My ultimate goal was two slabs of cherry at 7/8″ thick and then I’d glue them together like plywood to make a Stratocaster body blank at 1-3/4″ thick. So if I hand planed the boards, I would have used a scrub plane first to hog material in a criss-cross fashion and then finished the planing with a bench plane. This would have worked but it’s not easy to achieve a perfect thickness across the entire board. A better solution would be a power planer. A stationary planer where the boards could be fed in to achieve my 7/8″ thickness overall. The quality outcome chances were more favorable with a power planer. Okay, so the decision was made and now will I find a 13-something wide planer?

I don’t have one but the first-level planers are for home woodworkers or small shops and they only support material up to about 12 or 12-1/2″. I needed something bigger. I called around my local cabinet shops and found one close by to plane my boards. The boards got planed, I met a new friend (that plays guitar and builds cabinets), and I went straight home and got the Titebond. I glued my boards, clamped them, and left things to dry for 24 hours.

Cutting and Routing the Body

Now that my body was complete, it was time to prepare for cutting and routing. I watched this Youtube video to learn how to use pre-made templates to cut the body shape and route all the cavities in the body for the neck, tremolo, and the electronics. Before I discuss the process, I want to describe the templates and how they serve you. I made the templates from 1/2″ MDF. I have found several sources that call for 1/2″ MDF. I also found several recommendations for 1/4″ MDF.  I actually bought 1/4″ from Home Depot and then took it back for 1/2″ after I thought about the routing and my new 1″ pattern router bit with a ball bearing that would ride the MDF. I’ll discuss the need for the extra area and 1/2″ of material and depth difference later. For now, I went with the 1/2″ MDF for my templates.

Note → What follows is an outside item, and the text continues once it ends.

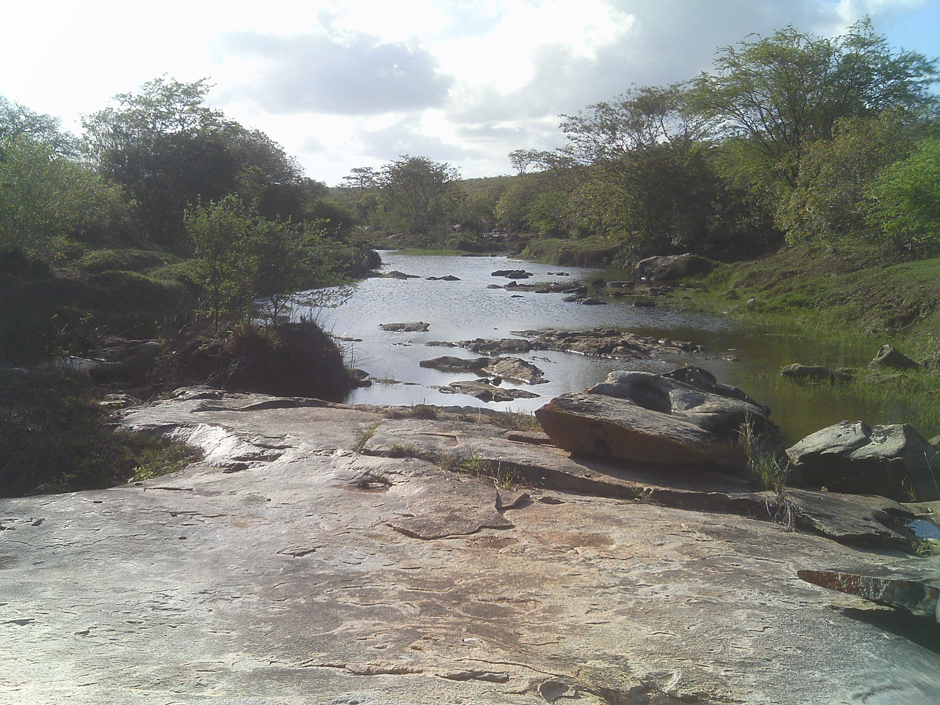 Trecho do Riacho Capivara, na divisa entre Glória e Monte Alegre. Nota-se, no leito do rio, o afloramento rochoso, típico da região. Diferente do que se vê na foto, no período chuvoso as águas fluviais inundam vasta área da paisagem. Deságua no Rio São Francisco, nas proximidades do Povoado Ilha do Ouro, município de Porto da Folha.

Two templates are needed because there’s routing on the front of the body and the back. The front template contains the neck cavity route and the other cavities on the front of the guitar body. Part of the body shape is outlined by the template, but this is not critical. This template is aligned on the body using the body plan centerline (drawn on the template). Notice that the template on the right in the picture is flat across the top. It’s because the template is only used for the neck cavity and the front cavity routing. This is done before the body shape is cut into the blank. I want to now talk about the details of the process using template no. 1 (neck and front routing).